== Segment start ==
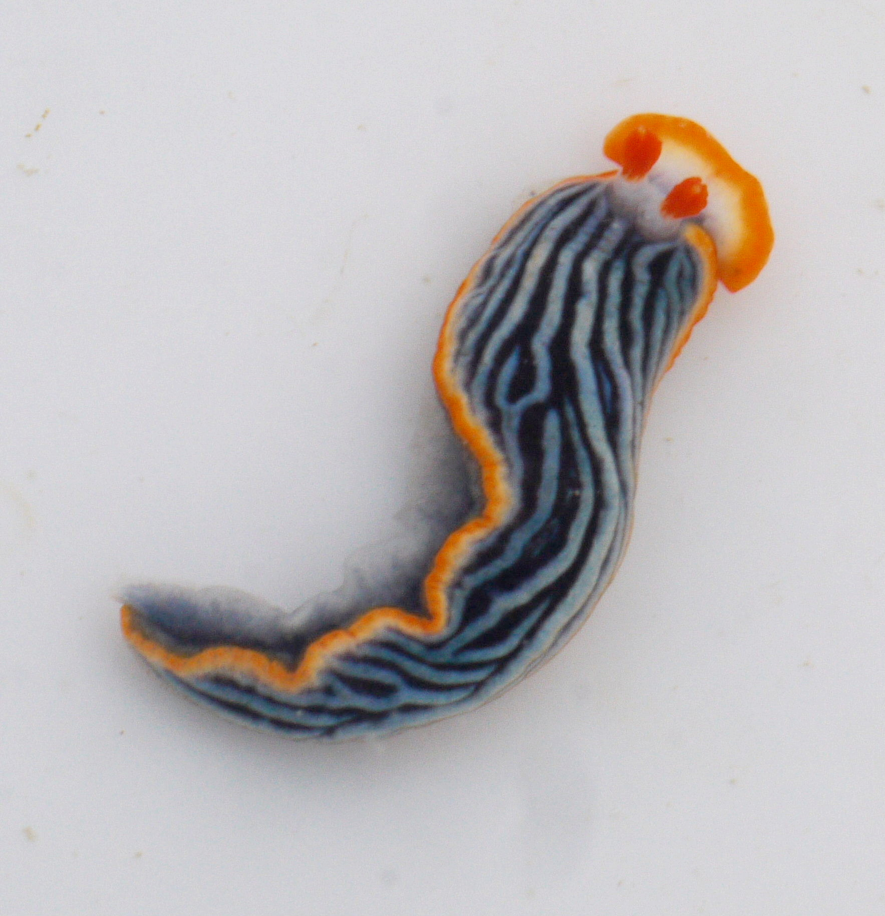 Dermatobranchus striatellus：サメジマオトメウミウシ 2011/07/03 和歌山県すさみ町：Susami Town, Wakayama Pref. Japan
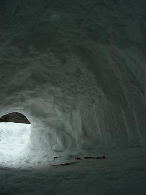 L'intérieur d'un quinzy.
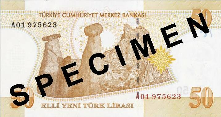 50 YTL arka
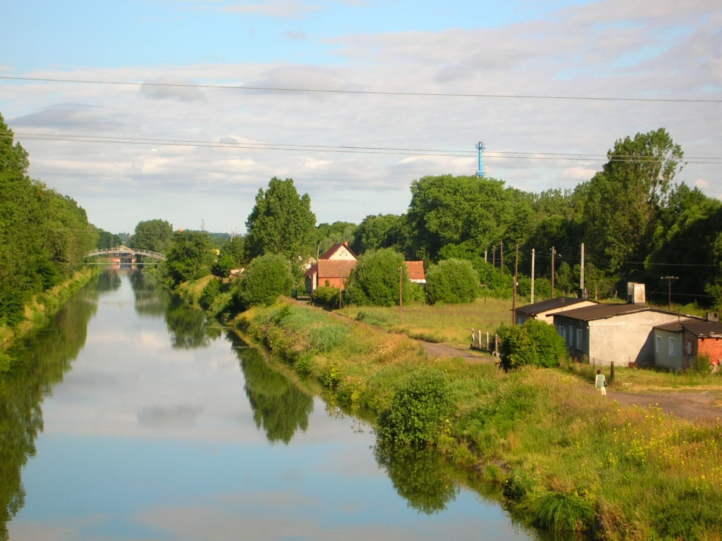 Kanał Bydgoski na os. Flisy w Bydgoszczy
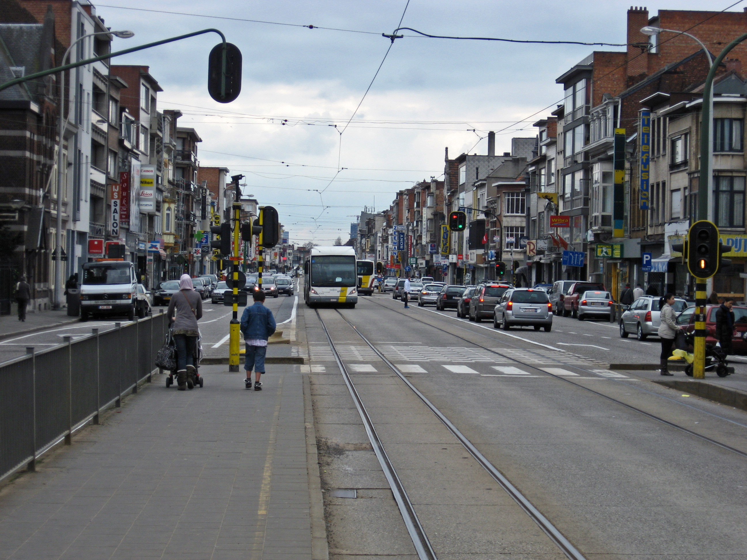 De Bredabaan op een rustige zondagmiddag
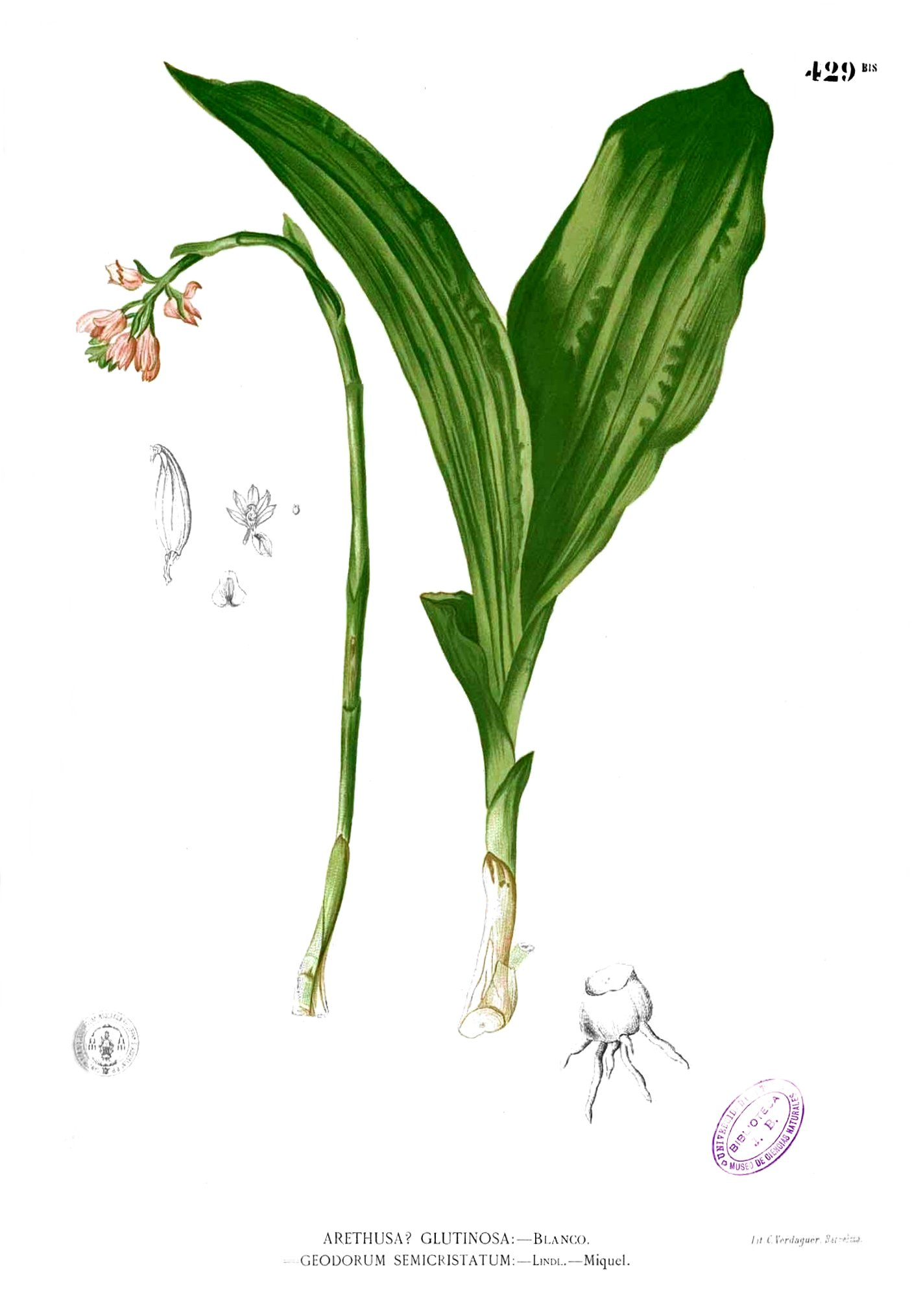 Geodorum densiflorum - Plate from book
== Segment end ==
* Assigned task *
Print the data above exactly; drop every picture.

* Worked solution *
 Dermatobranchus striatellus：サメジマオトメウミウシ 2011/07/03 和歌山県すさみ町：Susami Town, Wakayama Pref. Japan
 L'intérieur d'un quinzy.
 50 YTL arka
 Kanał Bydgoski na os. Flisy w Bydgoszczy
 De Bredabaan op een rustige zondagmiddag
 Geodorum densiflorum - Plate from book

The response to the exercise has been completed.